Dataset records:
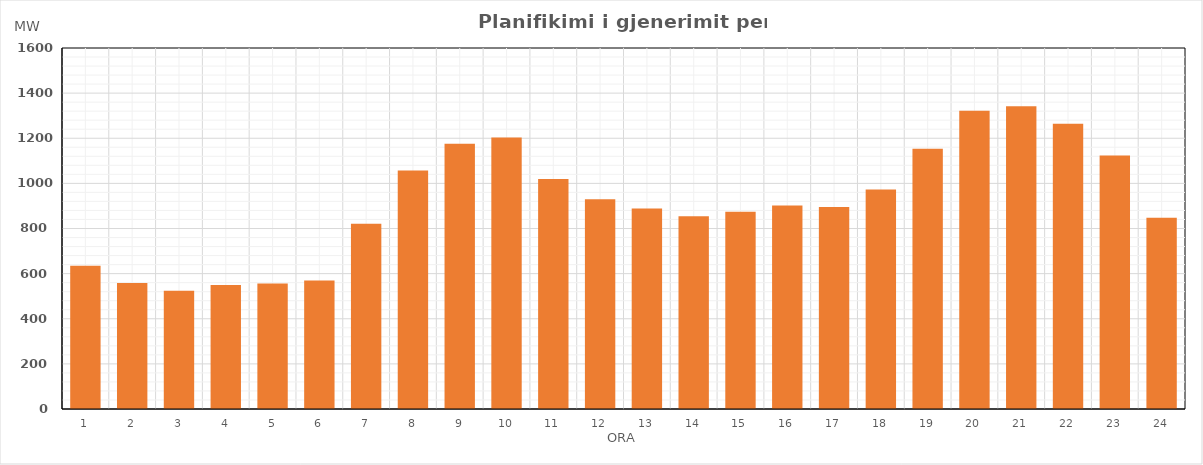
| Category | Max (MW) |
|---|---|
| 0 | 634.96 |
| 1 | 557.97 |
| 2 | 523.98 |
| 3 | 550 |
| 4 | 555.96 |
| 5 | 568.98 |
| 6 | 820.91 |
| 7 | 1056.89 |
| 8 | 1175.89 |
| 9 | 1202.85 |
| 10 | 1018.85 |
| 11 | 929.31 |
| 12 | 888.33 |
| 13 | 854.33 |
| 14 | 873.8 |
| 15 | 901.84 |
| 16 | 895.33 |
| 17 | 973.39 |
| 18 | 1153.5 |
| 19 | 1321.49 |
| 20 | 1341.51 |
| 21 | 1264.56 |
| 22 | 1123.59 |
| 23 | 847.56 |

* * *

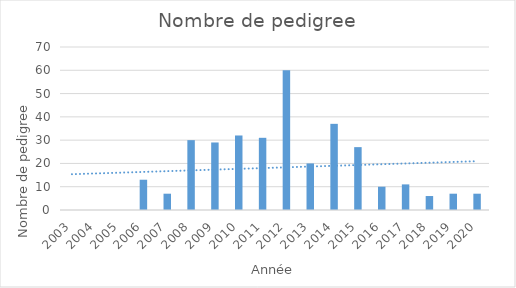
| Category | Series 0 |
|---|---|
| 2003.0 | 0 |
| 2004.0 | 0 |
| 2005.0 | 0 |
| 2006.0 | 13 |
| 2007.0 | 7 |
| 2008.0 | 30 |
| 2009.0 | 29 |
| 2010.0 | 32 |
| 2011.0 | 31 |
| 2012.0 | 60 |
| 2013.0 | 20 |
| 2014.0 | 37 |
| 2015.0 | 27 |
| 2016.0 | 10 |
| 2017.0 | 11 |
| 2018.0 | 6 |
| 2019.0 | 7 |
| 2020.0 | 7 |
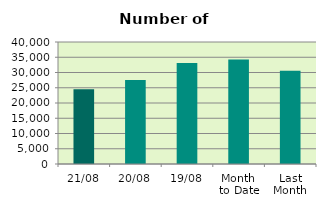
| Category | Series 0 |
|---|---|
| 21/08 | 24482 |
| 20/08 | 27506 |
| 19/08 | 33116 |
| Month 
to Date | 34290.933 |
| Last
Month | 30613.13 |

» **The task**
Using the entries above, repeat exactly the lines from the one with "2014.0 | 37 |" to the one with "Month | 30613.13 |", both included, and leave the pictures behind.

» **Exercise output**
| 2014.0 | 37 |
| 2015.0 | 27 |
| 2016.0 | 10 |
| 2017.0 | 11 |
| 2018.0 | 6 |
| 2019.0 | 7 |
| 2020.0 | 7 |
| Category | Series 0 |
|---|---|
| 21/08 | 24482 |
| 20/08 | 27506 |
| 19/08 | 33116 |
| Month 
to Date | 34290.933 |
| Last
Month | 30613.13 |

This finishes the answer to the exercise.